Despite the overwhelmingly bearish stock market commentary towards 2023, there is still one factor that could drive upside.Bank of America’s bull case scenario sees the S&P 500 surging 16% to 4,600 by the end of 2023.“Wall Street is bearish, which is bullish,” BofA’s Savita Subramanian said in her 2023 outlook.

Wall Street’s attitude towards the stock market in 2023 is overwhelmingly bearish, but that could ultimately be a bullish factor that drives a turnaround in stock prices, according to Bank of America.

A number of equity strategists from Morgan Stanley, Bank of America, and Deutsche Bank have all suggested that the S&P 500 could fall to as low as 3,000 sometime next year, representing a potential decline of about 26% from current levels.

Even Bank of America equity strategist Savita Subramanian said in her 2023 outlook that the base case is a flat year of returns, as investors grapple with a likely economic recession, stubbornly high inflation, and liquidity risks from the Federal Reserve’s balance sheet reduction policy. 

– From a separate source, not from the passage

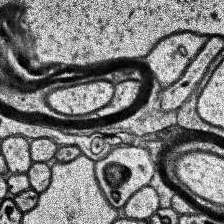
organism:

But in Subramanian’s bull case scenario for 2023, the S&P 500 could surge 13% to 4,600 on the idea that Wall Street is way too bearish.

“Wall Street is bearish, which is bullish,” she said, pointing to BofA’s Sell Side sentiment indicator that is close to flashing a buy signal. BofA’s proprietary indicator measures sentiment across a group of Wall Street equity strategists, and it has a strong track record of marking a top or bottom for stocks.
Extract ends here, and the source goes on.